The Standard & Poor’s 500 Index (S&P 500) and the Russell 1000 Index are both large-cap stock indices that monitor stocks of publicly traded firms.
Because investors perceive these two indexes to represent the strength of the major U.S. corporations. They are as a benchmark for the whole stock market.
However, the eligibility conditions for their components, as well as the technique for include those components, varied significantly.
S&P 500 vs. Russell 1000
The S&P 500 is the most well-known gauge for large-cap companies in the United States, aside from the Dow Jones Industrial Average (DJIA). The index has existed since 1923.
It is made up of 500 publicly traded large-cap stocks, as the name suggests. Its purpose is to track the performance of U.S. stocks traded on U.S. stock exchanges. Hundreds of mutual funds and exchange-traded funds utilize the index as a benchmark (ETFs).
The Russell 1000 is a more recent index, founded in 1984. It’s also not as famous as the S&P 500, but it shows a similar range of stock market performance.
It is a subset of the greater Russell 3000 Index, which comprises 3,000 equities.
The Russell U.S. indexes account for nearly all of the equity market in the United States. This includes the top 1,000 stocks in the United States, accounting for 93 percent of the overall equity market.
The Russell 2000 small-cap index is of the smaller 2,000.
The composition of the two indices is clearly different, with one index having 500 stocks and the other about 1,000.
While the S&P 500 is made up entirely of large-cap firms, the Russell 1000 includes some mid-cap stocks in its portfolio.
The S&P 500 and Russell 1000 use different methods to determine the index components. Both begin with defining the criteria for inclusion in a larger, more universal index, and then gather a subset of the universal index as the final component list.
They both include characteristics such as the company’s headquarters, revenue sources, and the location of the majority of its assets.
Stocks must also trade on the New York Stock Exchange (NYSE) or the Nasdaq Stock Market (NASDAQ).
The eligibility conditions for S&P Dow Jones Indices’ Total Market Index are determined and ranked by float-adjusted market capitalisation (or market cap for short).
The market cap is derived by multiplying the total number of outstanding shares by the current stock price. It represents the company’s overall value.
Companies must have a market capitalization of $13.1 billion or more to be for inclusion in the S&P 500.
The S&P 500 had a median market cap of $34 billion in December 2021, and the businesses represented over 80% of the US equities market.
Companies must normally have achieved positive net income or earnings for the sum of the previous four consecutive quarters, including the most recent quarter, depending on the type of S&P index—such as the S&P 1500 or S&P 500.
This organization’s full-time professionals gather monthly to decide which 500 companies from the Total Market Index will be in the S&P 500.
The Russell 1000 stocks are chosen by the FTSE Russell organization using a rules-based approach.
The Russell 3000E, which represents the broader equity market, includes the top 4,000 stocks by total market capitalization.
It is made up of the top 1,000 stocks, which are listed in descending order by total market capitalization.
Stocks around the inclusion criteria are subject to more stringent standards, therefore the index may contain slightly more or fewer than 1,000 stocks. Companies having a market capitalization of less than $30 million are often ineligible for inclusion in any of the Russell U.S. indices.
The Russell 1000 had an average market cap of $603 billion. Also a median market cap of $14.45 billion as of November 2021.
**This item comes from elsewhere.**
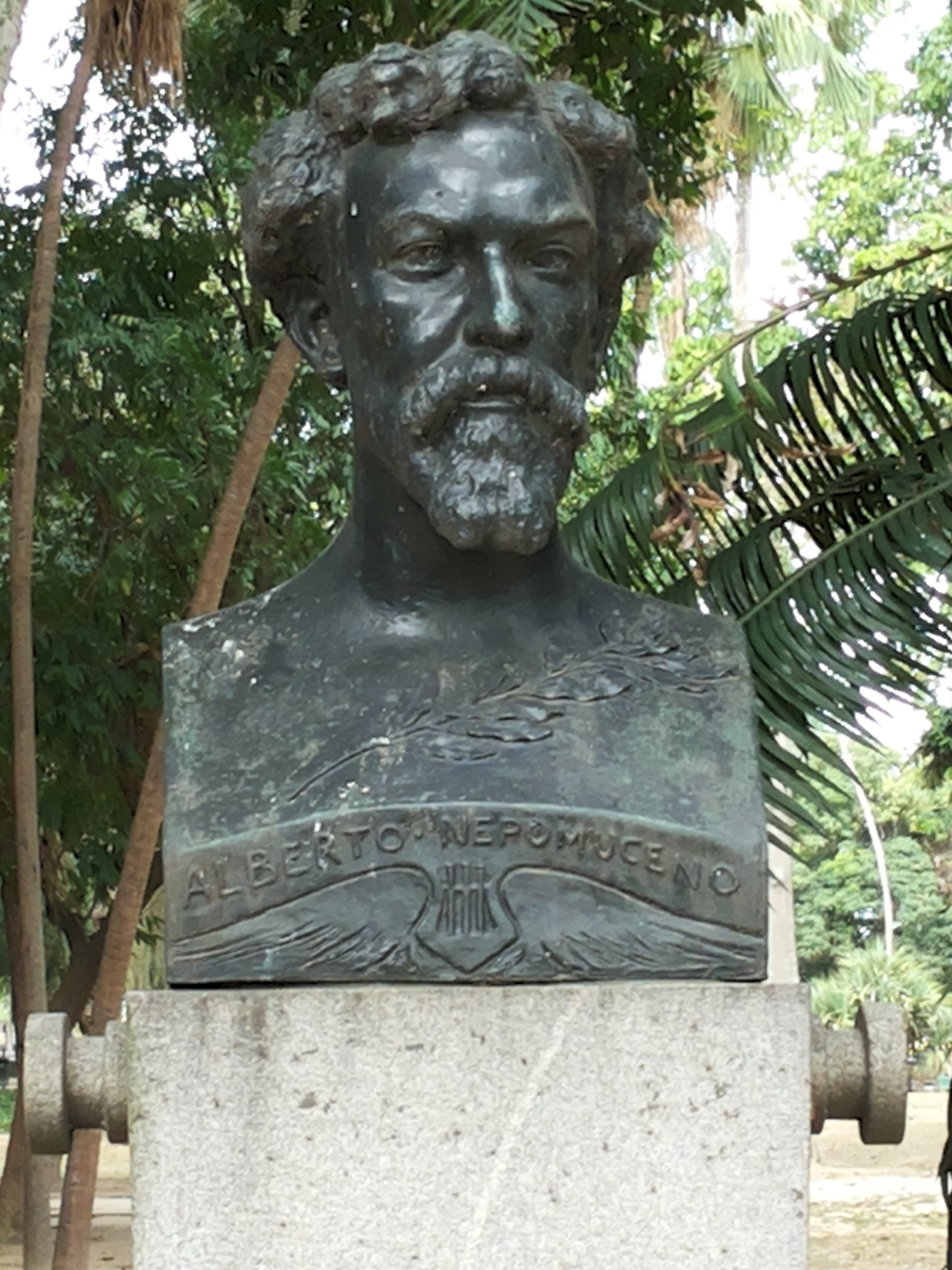 Busto Alberto Nepomuceno

The median market capitalization of the Russell 1000’s stocks represents the mid-cap composition. It is essential because mid-cap equities often have a higher-risk, higher-return prospective profile. As a result, the Russell 1000 index is thought to be slightly more volatile than the S&P 500 index.
Every minute of every working day, stock prices move. As a result, the values of publicly listed companies are continually changing, and it is up to the index administrators to keep up with these changes in order for the index to reflect current events. Rebalancing is the process of adjusting the weighting of assets in a portfolio.
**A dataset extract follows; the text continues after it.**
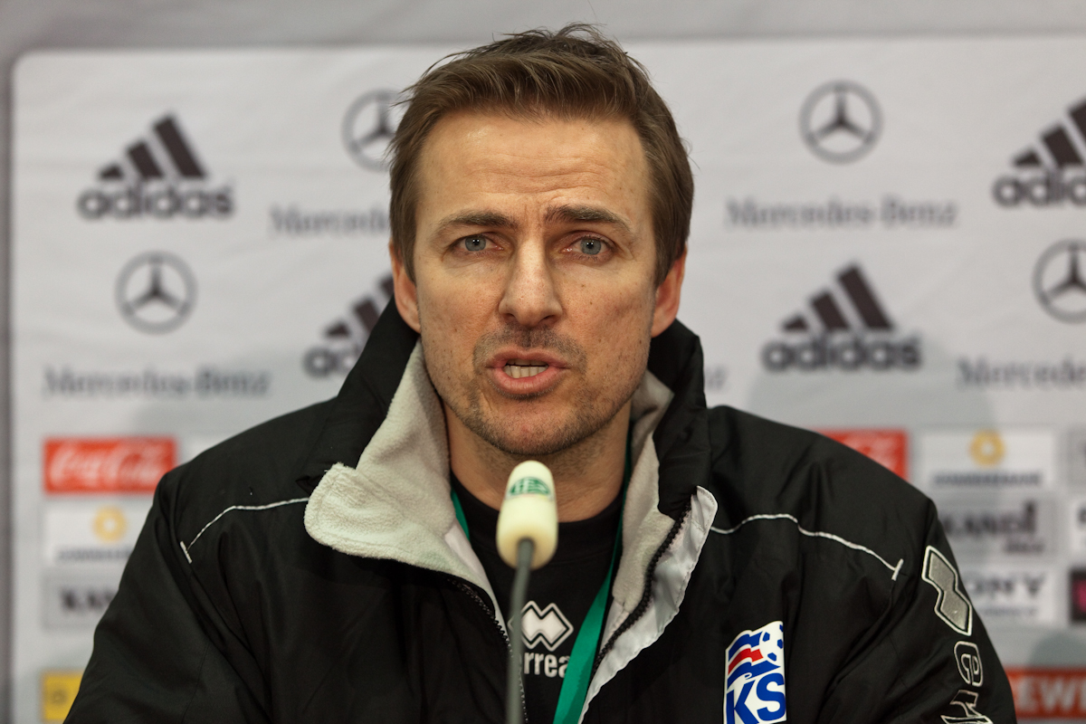 Islands U-21-Trainer Eyjólfur Sverrisson.

The S&P 500 and Russell 1000, on the other hand, vary on distinct schedules.
The S&P 500 portfolio is rebalanced quarterly and reconstructed once a year.
Furthermore, after one of the committee’s monthly sessions, the committee review process may approve ad-hoc adjustments.
Once a year, at the end of the second quarter, the Russell 1000 is completely reconstructed.
Initial public offering (IPO) additions and float revisions will also cause quarterly changes in the index.
The frequency with which mutual funds and ETFs benchmarked to an index are updated can have an impact on how well they perform in comparison to market averages.
Performance and Volatility
Although the composition and eligibility of these indices varied somewhat, the performance and volatility indicators are startlingly comparable.
Over a 20-year period, the indices are more than 94 percent connected, and their dividend-adjusted performance is also extremely close, as shown in the chart below.